And then we had Rebel, and then we had the Gavin McInnes show.
And that led to a movement.
I mean, we had art shows with Martin Skrelly.
We had these Trump playing cards.
We had Proud Boys.
We had a new epoch of Western chauvinism.
And that led to CRTV saying, let's take this even farther.
Let's start promoting the family dad culture.
And I was like, come in.
And here we are at 100 episodes.
And it wasn't apolitical.
A big part of it was, let's declare war on Hillary.
And I would argue that we helped mobilize a whole group of young people and dads.
That's crucial.
We mobilized an entire nation of dads and got Trump elected.
And they said it wouldn't happen.
And we were like, and we were right.
We killed Medusa.
And America was rewarded, God Emperor Trump.
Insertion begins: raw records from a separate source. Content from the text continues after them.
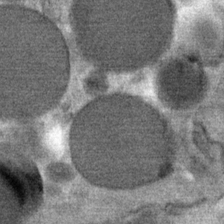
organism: Mouse
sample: Mouse Salivary gland
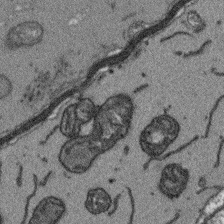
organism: Arabidopsis thaliana
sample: Root tip
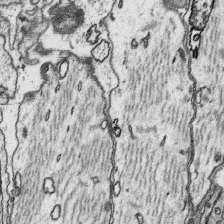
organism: Platynereis dumerilii
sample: Parapodia
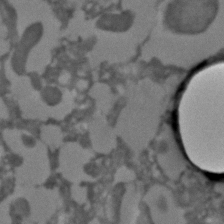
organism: C. elegans
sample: C. elegans embryo
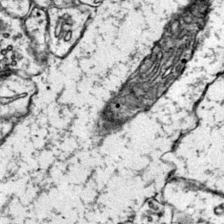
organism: Mouse
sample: Primary visual cortex
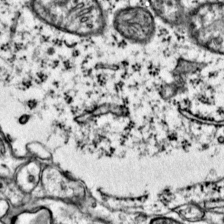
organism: Mouse
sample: Primary visual cortex
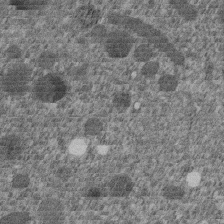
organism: C. elegans
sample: C. elegans embryo early stage
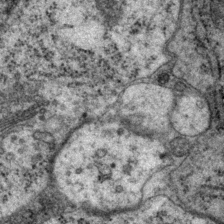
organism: P. pacificus
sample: Pharynx
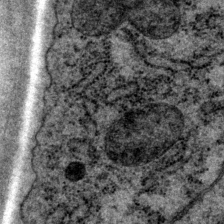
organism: P. pacificus
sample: Pharynx
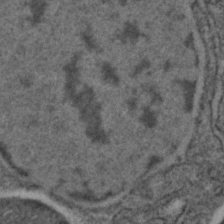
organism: C. elegans
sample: C. elegans embryo
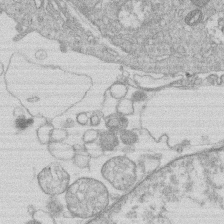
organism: Human
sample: Macrophage cells
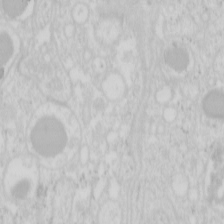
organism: Mouse
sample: Pancreas
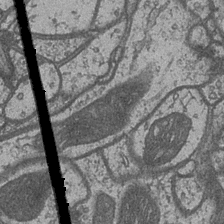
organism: Drosophila
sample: Optic medulla
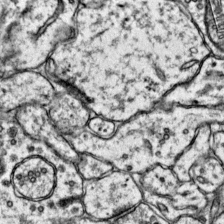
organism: Mouse
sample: Primary visual cortex
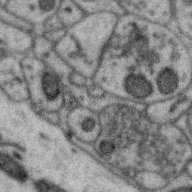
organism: Zebra finch
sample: Brain
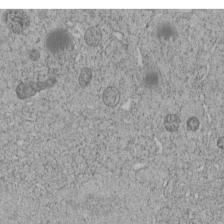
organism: C. elegans
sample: C. elegans embryo early stage
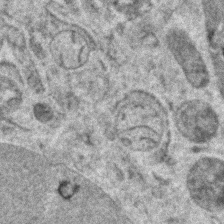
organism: Zebrafish
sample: Zebrafish embryo
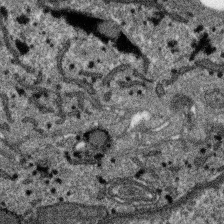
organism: Human
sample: Lung epithelial cells infected with SARS-CoV-2
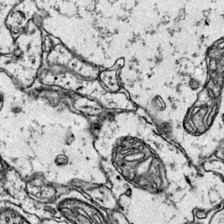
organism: Mouse
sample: Primary visual cortex
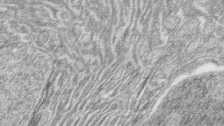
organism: Zebrafish
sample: synaptic ribbons in rod cells and cone cells
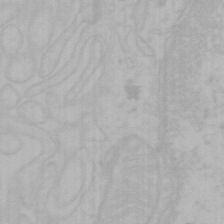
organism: Mouse
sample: Choroid plexus
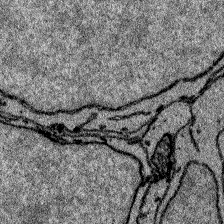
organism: Zebrafish
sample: Larval olfactory bulb
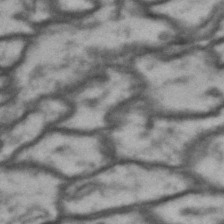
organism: Drosophila
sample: Brain
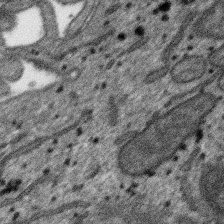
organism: Human
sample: Lung epithelial cells infected with SARS-CoV-2
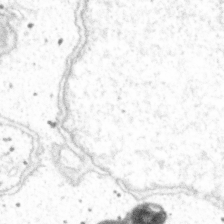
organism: Human
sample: HeLa cells
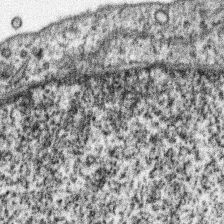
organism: Human
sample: HeLa cells
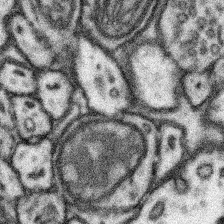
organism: Mouse
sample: Somatosensory cortex neuropil
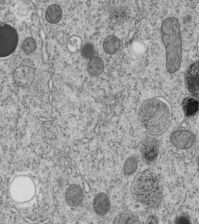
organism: C. elegans
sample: C. elegans embryo early stage
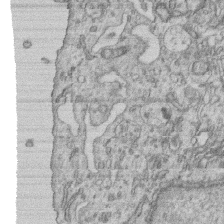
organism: Human
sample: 1205lu cells
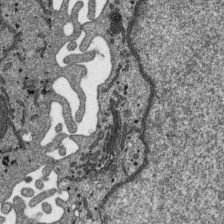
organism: Human
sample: Lung epithelial cells infected with SARS-CoV-2
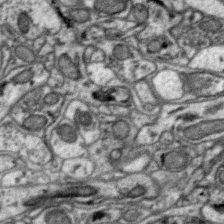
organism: Zebra finch
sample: Brain
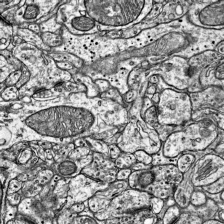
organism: Mouse
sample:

Which liberals just don't get.
They don't get Trump.
They go, America was never great.
He's a reality star.
He cheated on his wives.
He screwed a porn star, possibly.
And to that, I go, I don't care.
I know he's not a politician.
That's why we voted for him.
We don't like the government.
We don't trust politicians.
This guy is a stick of dynamite in the White House.
He's not just draining the swamp.
He's blowing it up.
That's what America wanted.
That's what the flyover states in the Rust Belt, all of that wanted.
They were sick of these ugly celebrities.
I mean, that's what politics is, right?
It's Hollywood for ugly people.
And they go, yeah, Britain's a monarchy.
We're not a monarchy.
We don't like these kings and queens dancing around.
We don't really care about Trump's personal life or Trump the person per se.
We like the attitude it brings, the culture it brings.
And the culture it brings is no more shame, no more capitulation.
To quote Buchanan, the time for apologies is past.
And the time for pride is here.
Not white pride, not the patriarchy, not dad pride per se.
American pride, the whole kitten caboodle.
We're proud of our history.
We're proud of our women.
We're proud of our gays.
We're proud of our blacks.
We're proud of everyone.
This perfect storm, which is what America is and the West is, it's a perfect storm of different groups coming together and creating Western culture.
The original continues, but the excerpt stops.